## [Work request]
Pictures are to be skipped. Retype exactly the lines from the top of the material through the one with "巻駅の駅舎（2020年3月）", and only those.

## [Available records]
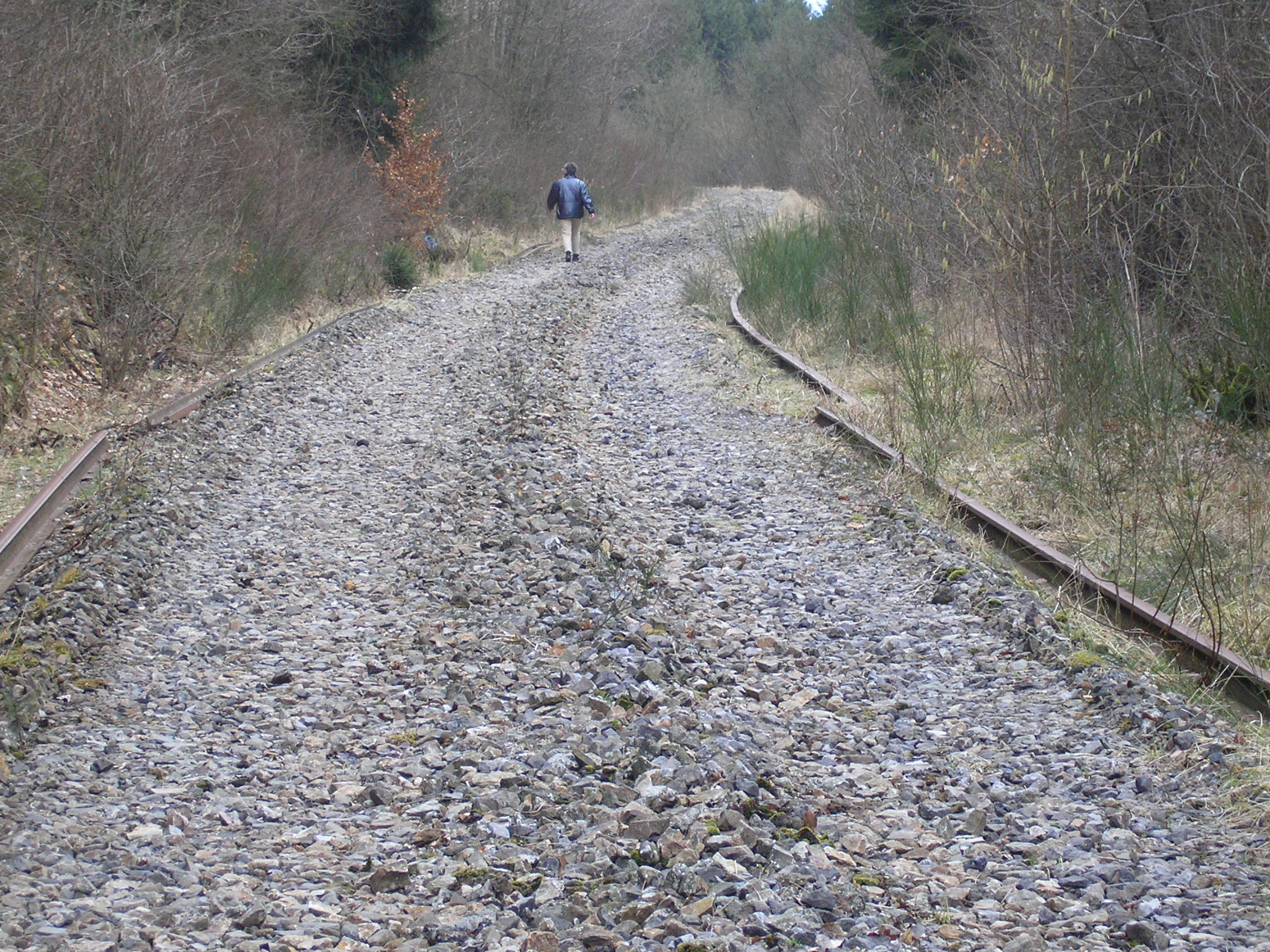 RAVeL 48, alte Vennbahnstrecke, East Belgium, Die Schienen der alten Vennbahn sind entfernt. Strecke zwischen Haltepunkt Robertville und Weywertz.
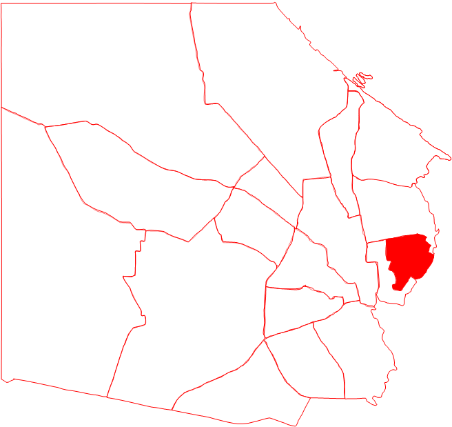 Ubicación de la parroquia Santa Lucía, municipio Maracaibo, estado Zulia, Venezuela
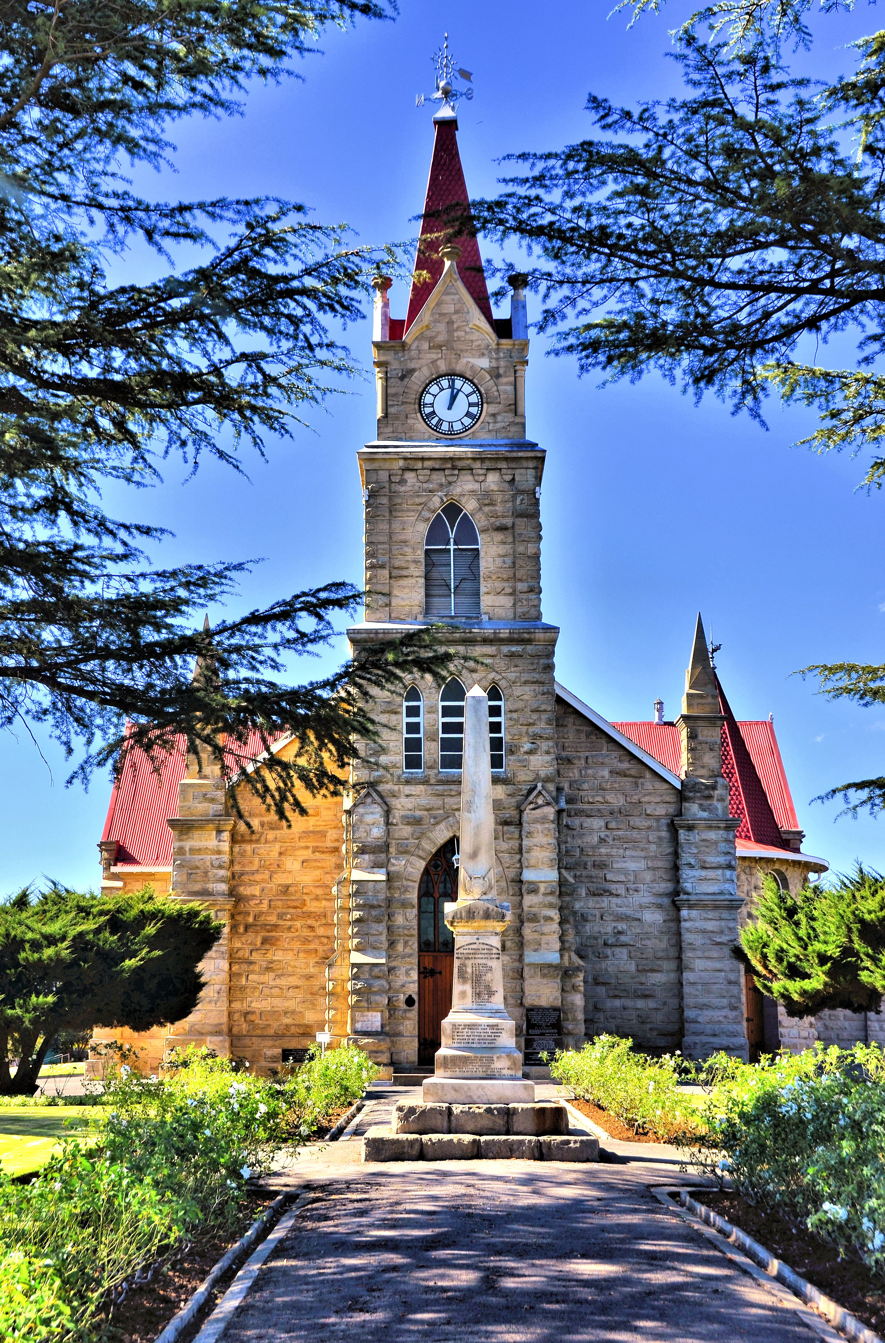 Nederduitse Gereformeerde Kerk - Vrede
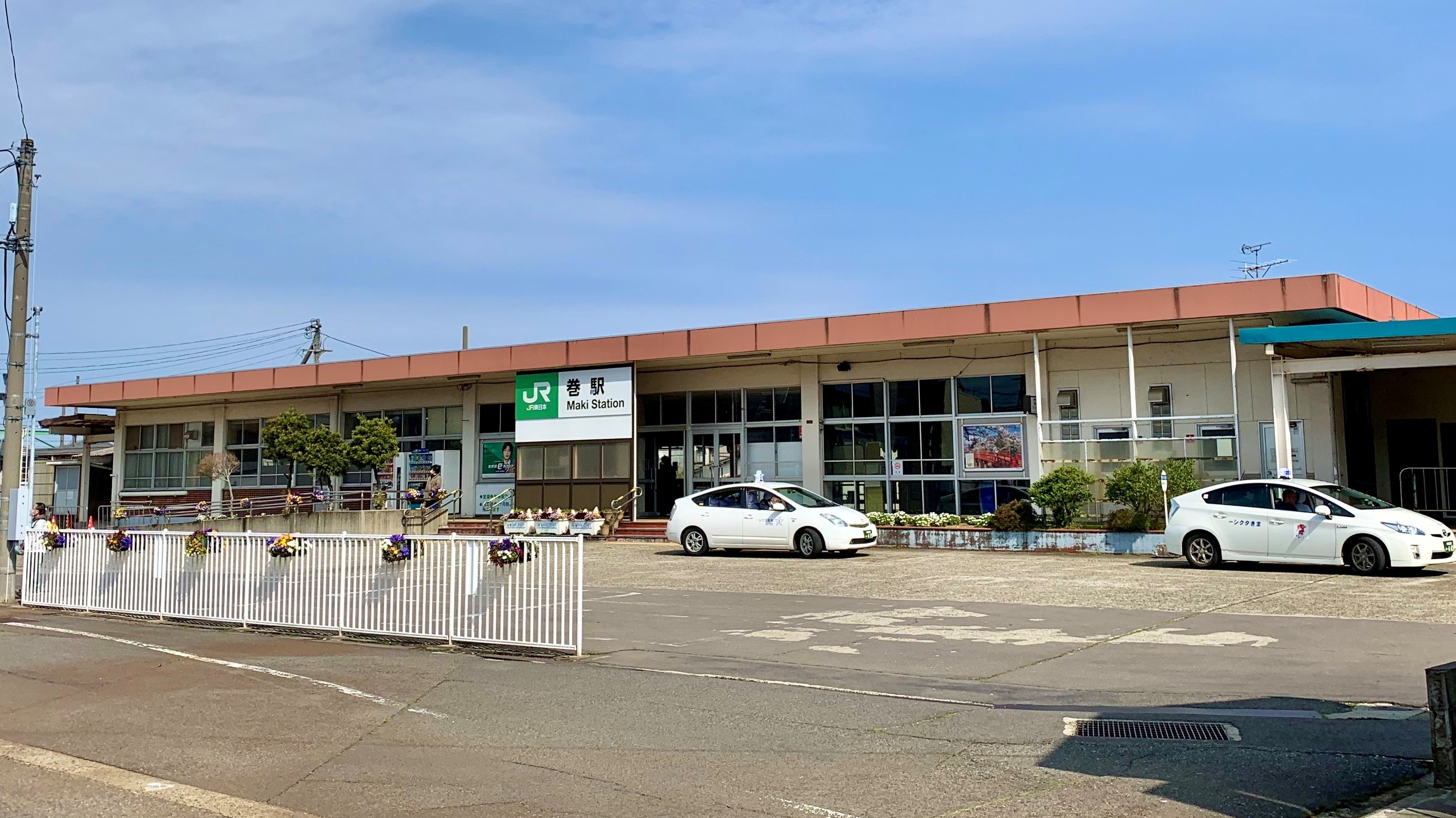 巻駅の駅舎（2020年3月）
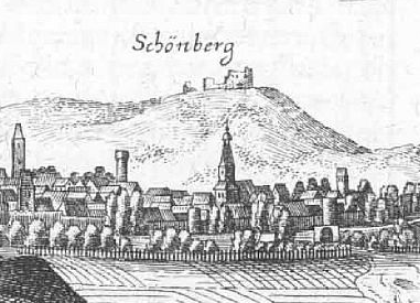 Burgruine Schön(e)berg über Hofgeismar, Hessen, aus: Topographia Hassiae, Teilausschnitt
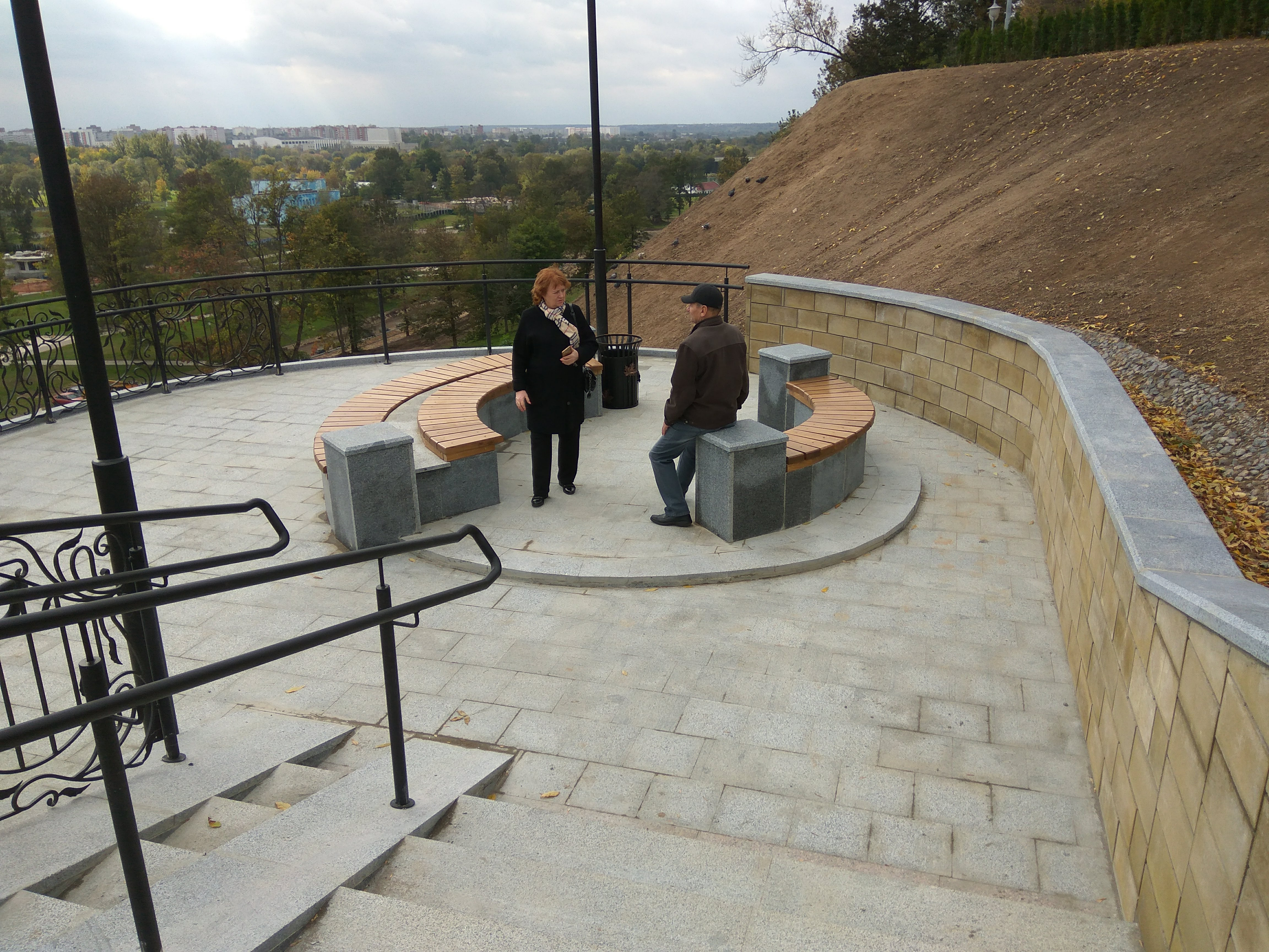 Магілёў. Лесвіца ў Падміколле
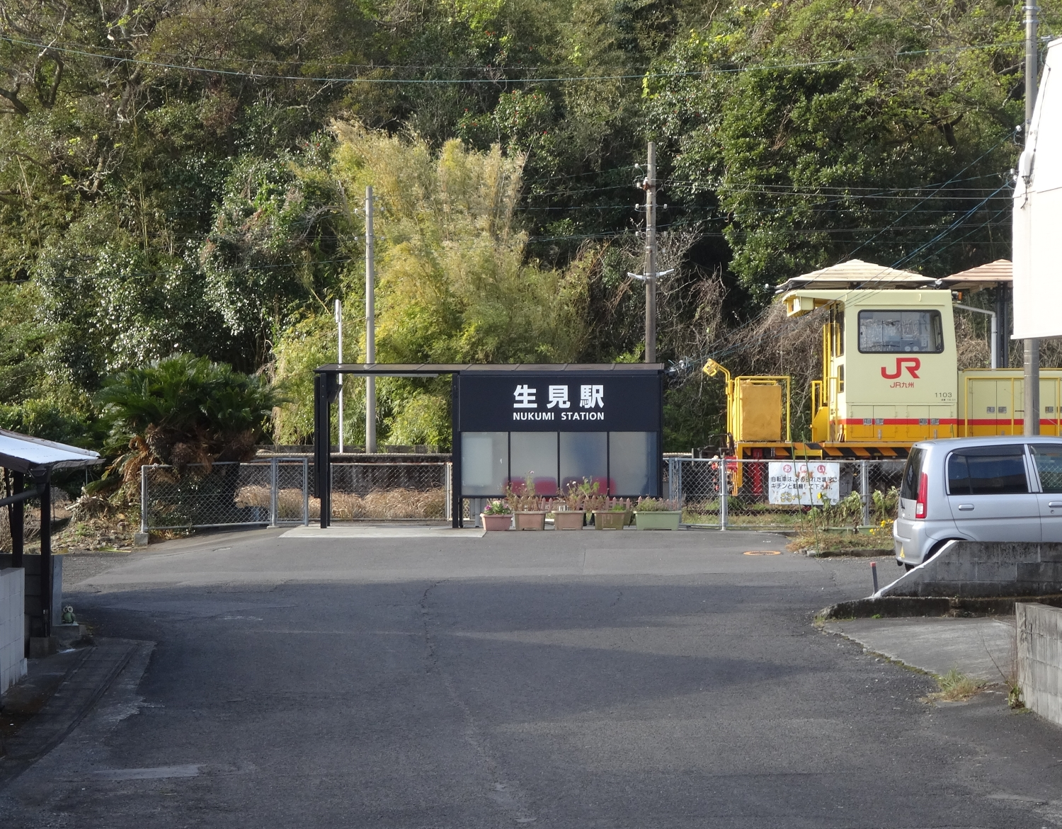 2019年2月1日時点の生見駅の外観
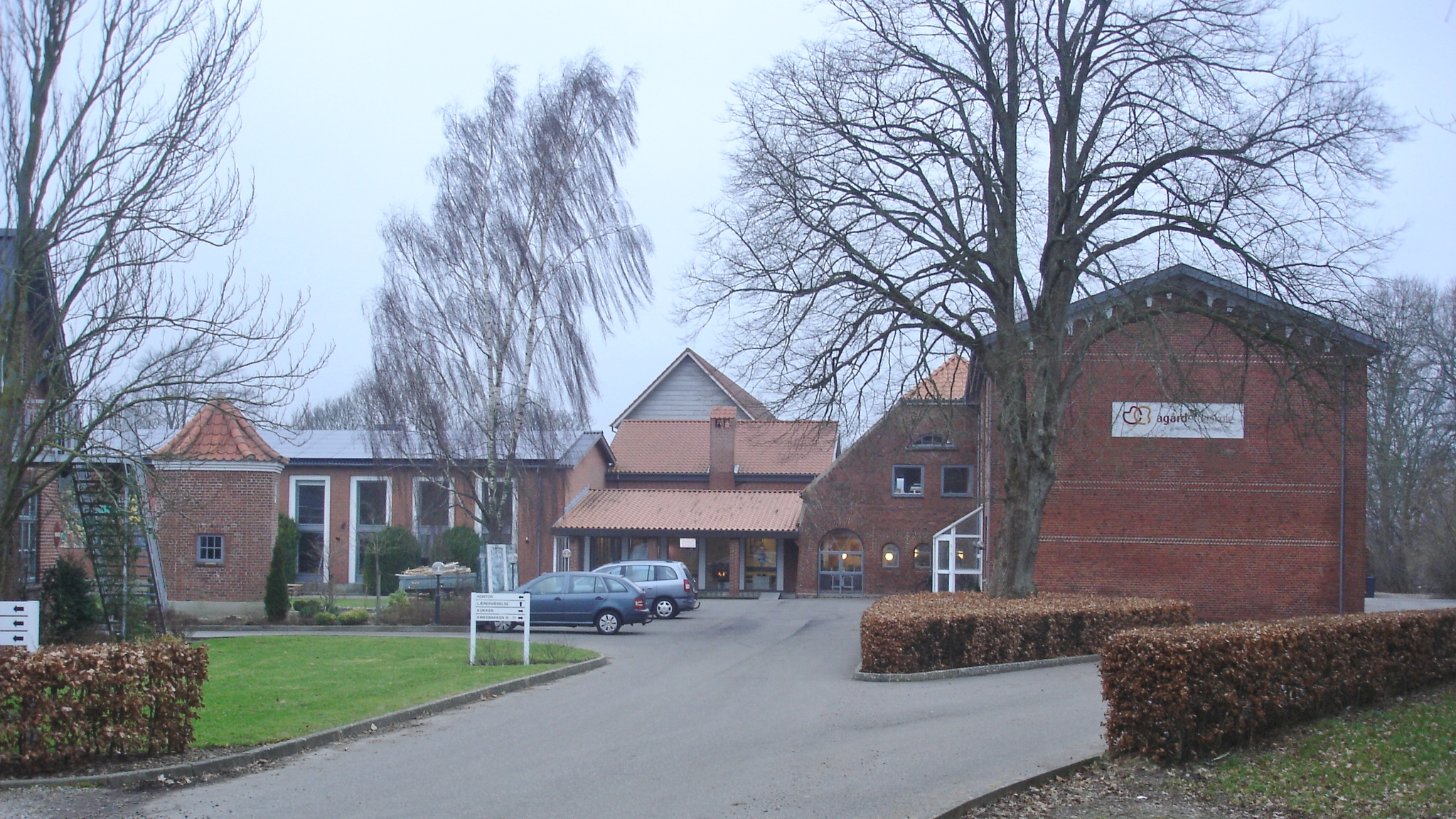 Ågård Efterskole

## [Answer to this exercise]
 RAVeL 48, alte Vennbahnstrecke, East Belgium, Die Schienen der alten Vennbahn sind entfernt. Strecke zwischen Haltepunkt Robertville und Weywertz.
 Ubicación de la parroquia Santa Lucía, municipio Maracaibo, estado Zulia, Venezuela
 Nederduitse Gereformeerde Kerk - Vrede
 巻駅の駅舎（2020年3月）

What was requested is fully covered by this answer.